The advent of Artificial Intelligence (AI) and Machine Learning (ML) heralds a new era in data management. These technologies not only promise to automate mundane tasks but also offer the potential to uncover patterns and insights that were previously elusive. However, the efficacy of these technologies hinges on the quality and organization of the data fed into them.
The marriage of AI and big data paves the way for predictive analytics, enabling organizations to anticipate issues before they escalate, optimize operations, and make data-driven decisions in real-time.
Data Governance and Quality
Emerging technologies will also play a pivotal role in enhancing data governance and quality. Real-time data quality checks and advanced data governance frameworks will become indispensable as organizations strive to maintain data integrity amidst the burgeoning data volumes.
Preparing for the Future
The rapid evolution of data management technologies necessitates that organizations remain agile and forward-thinking. Adopting a proactive approach to data management, embracing emerging technologies, and investing in specialized Engineering Information solutions like RedEye, can equip organizations to ride the wave of digital transformation successfully. By fostering a culture of continuous learning and innovation, organizations can stay ahead of the curve, ensuring they are well-positioned to leverage the potential of future data management trends to their advantage.

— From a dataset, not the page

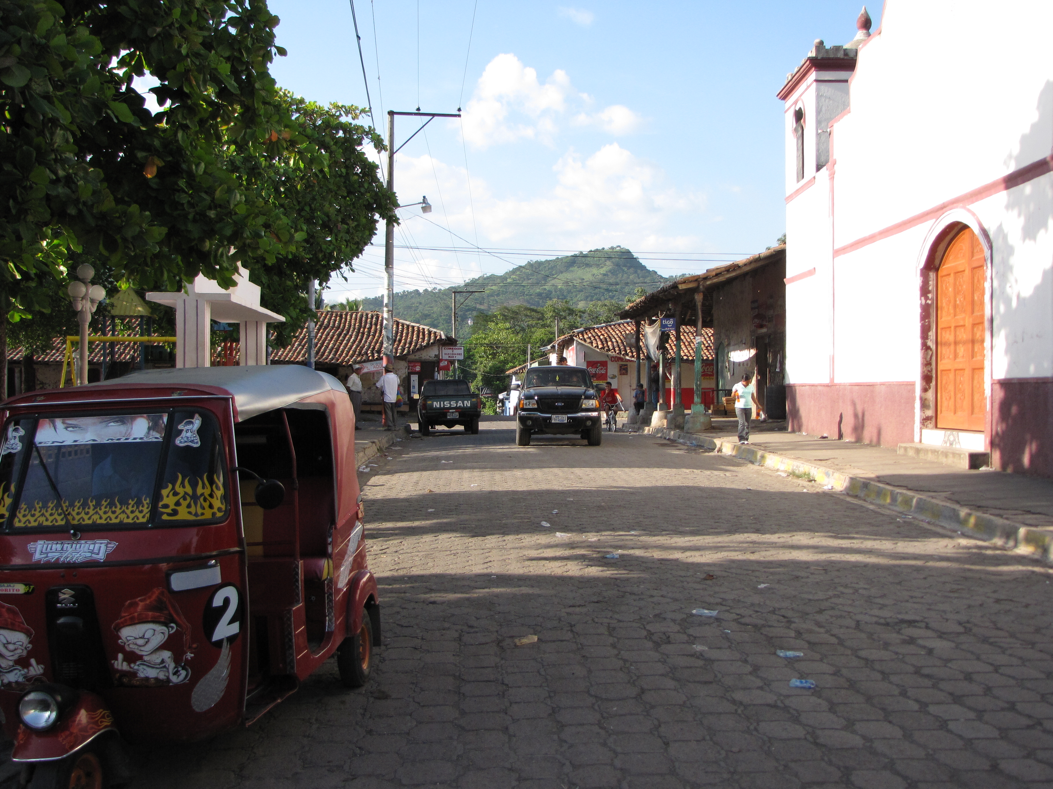 Ciudad de Sesori, El Salvador.
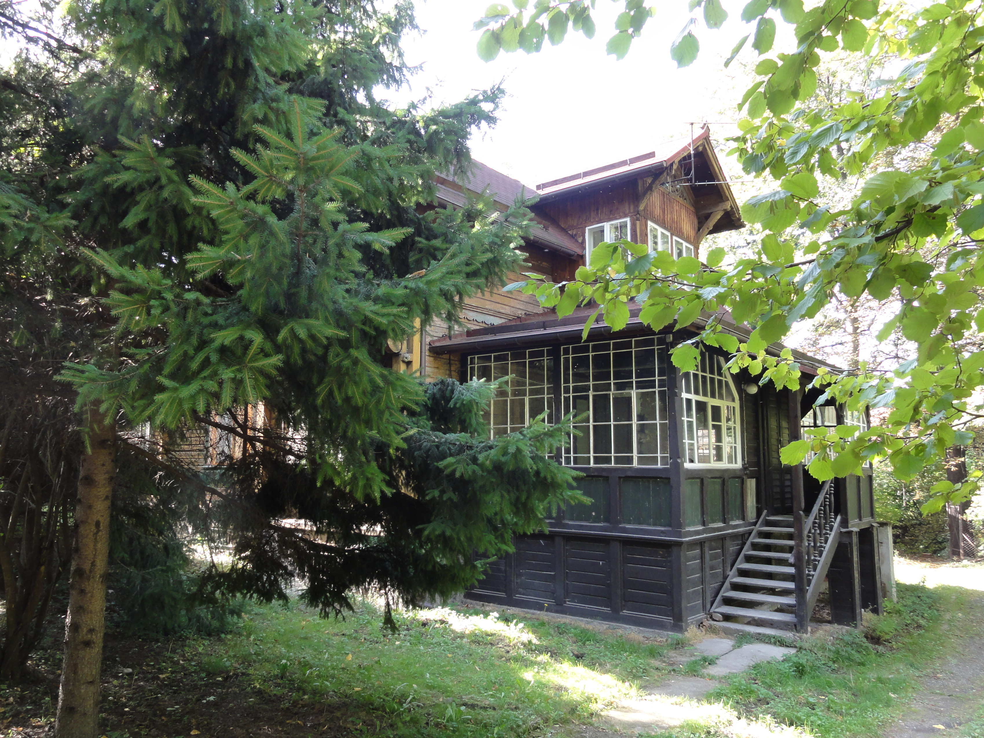 Bielsko-Biała, Olszówki 46

The exponential growth of data presents both an opportunity and a challenge. On the one hand, data can provide invaluable insights that drive innovation and efficiency. On the other hand, the management of this data, especially unwanted or redundant data, can have a profound impact on an organization's bottom line. While generic DMSs like SharePoint offer basic data management features, they are inadequate for specialized needs, particularly for managing complex engineering drawings.
As industries increasingly rely on complex and voluminous data, the need for specialized solutions like RedEye becomes not just preferable but essential. With features tailored to the unique demands of asset-heavy and critical infrastructure sectors, RedEye offers a solution that can significantly reduce costs and improve operational efficiency.
It's time to tackle the issue of unwanted data before it becomes an impossible problem. The future is not just about collecting more data but managing it more effectively. And that begins with choosing the right EDMS for your specific needs.